By analyzing existing cross correlation between SANOFI S HEALTHC and Bajaj Healthcare Limited, you can compare the effects of market volatilities on SANOFI S and Bajaj Healthcare and check how they will diversify away market risk if combined in the same portfolio for a given time horizon. You can also utilize pair trading strategies of matching a long position in SANOFI S with a short position of Bajaj Healthcare. Check out your portfolio center. Please also check ongoing floating volatility patterns of SANOFI S and Bajaj Healthcare.

Diversification Opportunities for SANOFI S and Bajaj Healthcare

0.07
  Correlation Coefficient

Significant diversification

The 3 months correlation between SANOFI and Bajaj is 0.07. Overlapping area represents the amount of risk that can be diversified away by holding SANOFI S HEALTHC and Bajaj Healthcare Limited in the same portfolio, assuming nothing else is changed. The correlation between historical prices or returns on Bajaj Healthcare and SANOFI S is a relative statistical measure of the degree to which these equity instruments tend to move together. The correlation coefficient measures the extent to which returns on SANOFI S HEALTHC are associated (or correlated) with Bajaj Healthcare. Values of the correlation coefficient range from -1 to +1, where. The correlation of zero (0) is possible when the price movement of Bajaj Healthcare has no effect on the direction of SANOFI S i.e., SANOFI S and Bajaj Healthcare go up and down completely randomly.

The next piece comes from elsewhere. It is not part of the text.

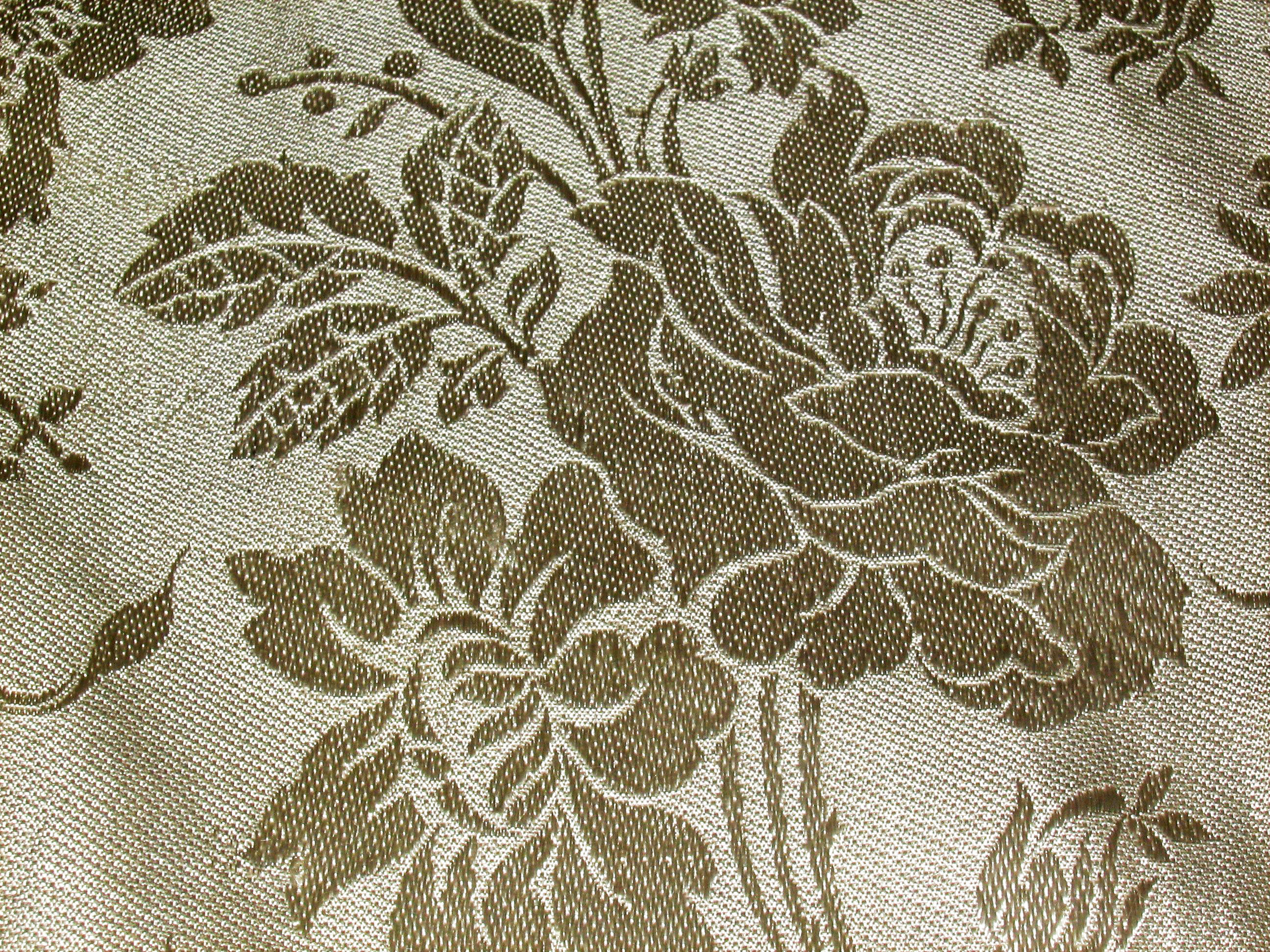 Detal ornatu skrzypcowego.

Pair Corralation between SANOFI S and Bajaj Healthcare

Assuming the 90 days trading horizon SANOFI S HEALTHC is expected to under-perform the Bajaj Healthcare. But the stock apears to be less risky and, when comparing its historical volatility, SANOFI S HEALTHC is 1.46 times less risky than Bajaj Healthcare. The stock trades about -0.02 of its potential returns per unit of risk. The Bajaj Healthcare Limited is currently generating about 0.01 of returns per unit of risk over similar time horizon. If you would invest  43,216  in Bajaj Healthcare Limited on August 24, 2024 and sell it today you would lose (4,066) from holding Bajaj Healthcare Limited or give up 9.41% of portfolio value over 90 days.
Time Period3 Months [change]
DirectionMoves Together 
StrengthInsignificant
Accuracy10.04%
ValuesDaily Returns

SANOFI S HEALTHC  vs.  Bajaj Healthcare Limited

 Performance 
       Timeline  
SANOFI S HEALTHC 

Risk-Adjusted Performance

0 of 100

 
Weak
 
Strong
Very Weak
Over the last 90 days SANOFI S HEALTHC has generated negative risk-adjusted returns adding no value to investors with long positions. In spite of rather sound basic indicators, SANOFI S is not utilizing all of its potentials. The current stock price tumult, may contribute to shorter-term losses for the shareholders.
Bajaj Healthcare 

Risk-Adjusted Performance

0 of 100

 
Weak
 
Strong
Very Weak
Over the last 90 days Bajaj Healthcare Limited has generated negative risk-adjusted returns adding no value to investors with long positions. In spite of rather sound basic indicators, Bajaj Healthcare is not utilizing all of its potentials. The recent stock price tumult, may contribute to shorter-term losses for the shareholders.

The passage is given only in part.